Members of the House of Representatives headed home for the annual August recess last week, but before they did, House Speaker John Boehner acknowledged that a temporary extension of current spending levels, also known as a Continuing Resolution or CR, would be needed to prevent a government shutdown. As noted in the July 20 Human Needs Report, Senate Democrats have said they will block all appropriations bills from moving forward because they adhere to restrictive sequestration spending caps, and President Obama has threatened to veto the bills for the same reason. In addition, the House is scheduled to have only 10 legislative days in September, and the Senate only has 15 days, leaving too little time to work out a larger deal that both sides could agree upon. A CR would be expected to extend current funding into November or December.

This is around the same timeframe that several other spending and revenue decisions will need to fall within, setting up a possible large year-end package. Congress acted this week to stop federal highway fund spending from drying up, but they only extended the funding through the end of October (see separate article in this Human Needs Report for more information). The limit on federal borrowing will be reached towards the end of the calendar year. In fact, CQ reported that House Deputy Whip Tom Cole (R-OK) recently suggested combining a comprehensive FY16 spending bill with a long-term highway bill and a debt-ceiling increase.

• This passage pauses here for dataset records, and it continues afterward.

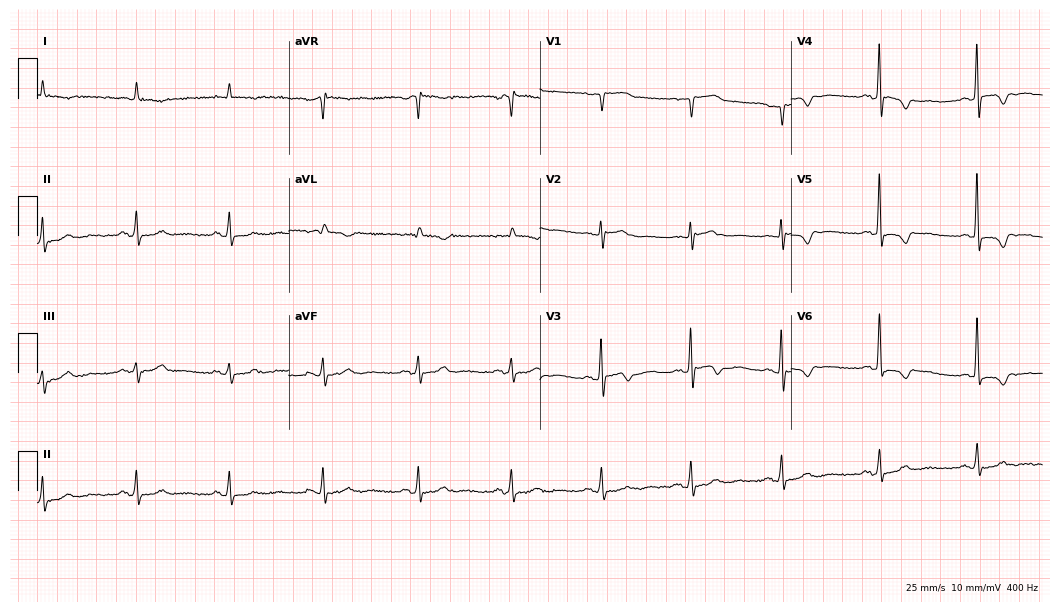
Resting 12-lead electrocardiogram (10.2-second recording at 400 Hz). Patient: a 78-year-old man. None of these six findings is recorded: first-degree AV block, right bundle branch block, left bundle branch block, sinus bradycardia, atrial fibrillation, sinus tachycardia. Other findings, if any, are not listed.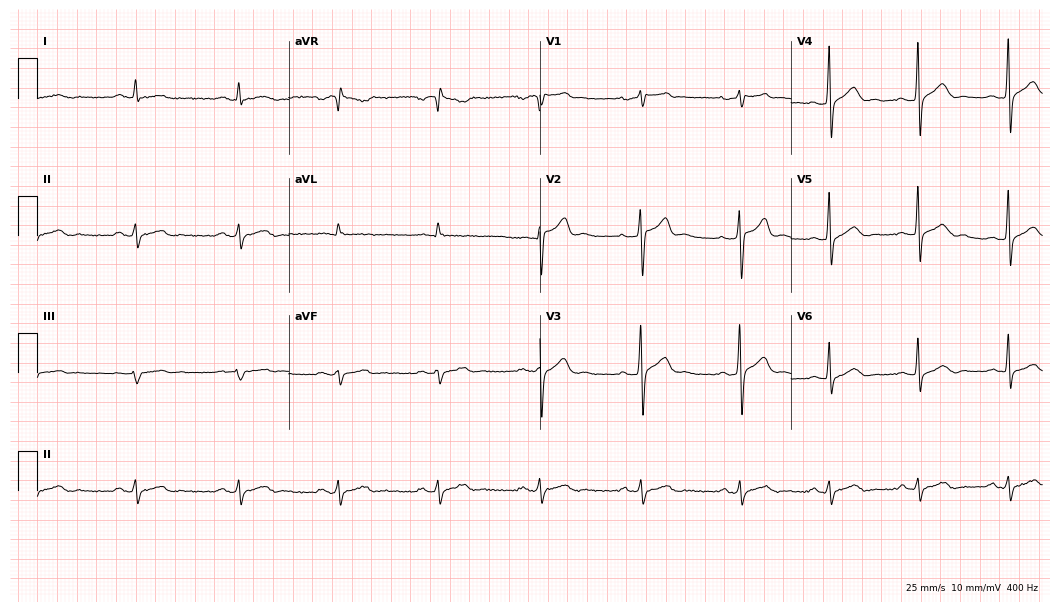
Standard 12-lead ECG recorded from a male patient, 49 years old. Read as a normal ECG.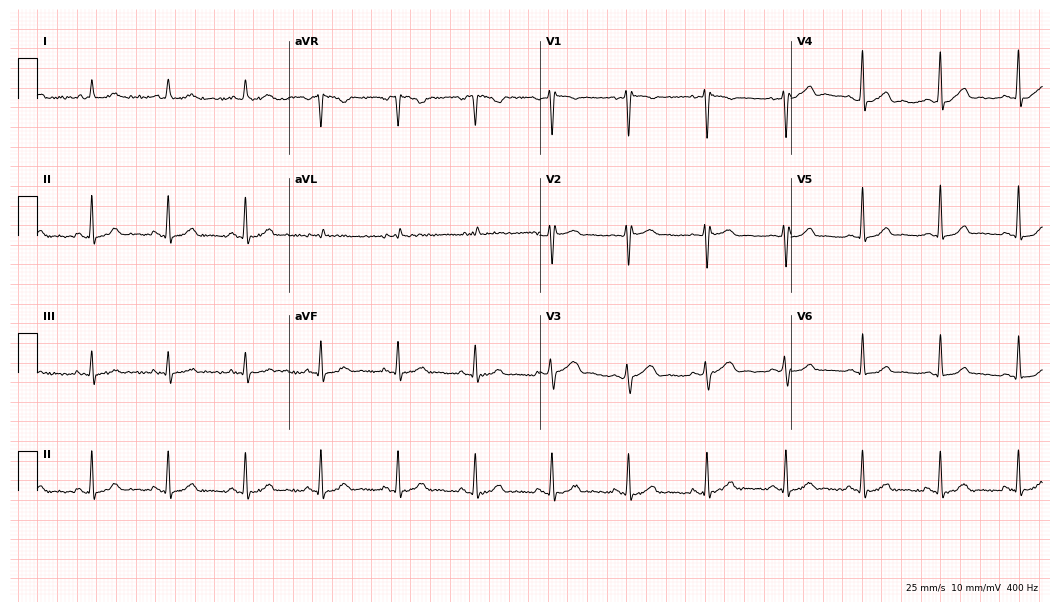
12-lead ECG (10.2-second recording at 400 Hz) from a 49-year-old female patient. Labelled as a normal ECG.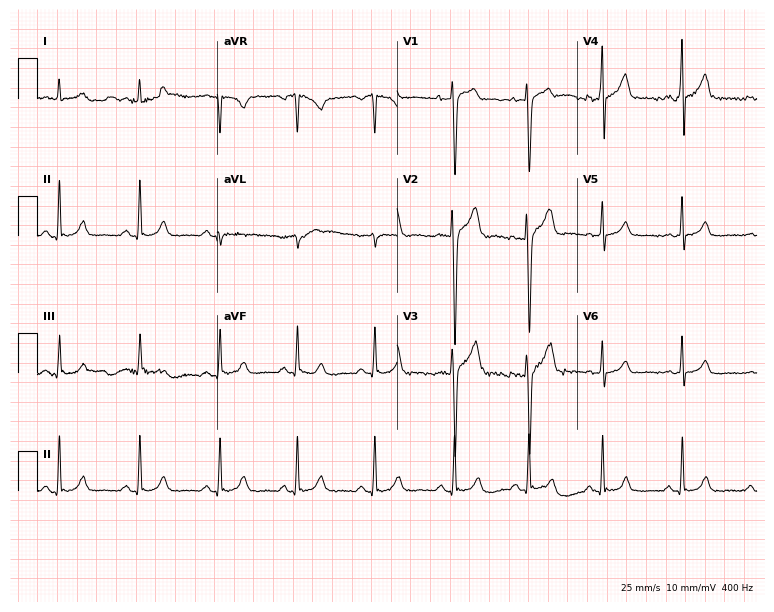
12-lead ECG from a male patient, 43 years old (7.3-second recording at 400 Hz). No first-degree AV block, right bundle branch block (RBBB), left bundle branch block (LBBB), sinus bradycardia, atrial fibrillation (AF) or sinus tachycardia recorded for this tracing.

The Senate is still in session this week and will start its August recess this weekend. Lawmakers in both chambers will return to DC after Labor Day. Congressional leaders and the White House will need to start negotiations on a spending deal. While there is bipartisan interest in negotiating spending levels that exceed the sequestration caps, there are very different ideas on what that looks like. Advocates for low-income people have been fighting for increases in appropriated programs from housing to education to nutrition, but they insist that these increases must not come at the expense of vital safety net programs like Medicaid, Medicare, SSI, SNAP/food stamps as some conservative legislators are calling for. Democratic leaders are proposing a $125 billion two-year sequester-relief deal or a $75 billion one-year sequester-relief deal, in which spending caps would be raised equally for defense and non-defense spending. This could be paid for using the revenue from a version of an international tax deal currently being called for as part of the highway bill. Senate Minority Leader Harry Reid (D-NV) thinks the timing of Pope Francis’ address to Congress on Sept. 24 could help make the case for funding programs that serve the poor and disadvantaged.

In addition, numerous policy riders have been attached to House or Senate appropriations bills, including attempts to block the Affordable Care Act, limit regulations on e-cigarettes, environmental protections and consumer financial protection, and prohibit the study of gun violence. These or other riders later offered as amendments risk controversies so bitter that they increase the chance of impasse and government shutdown.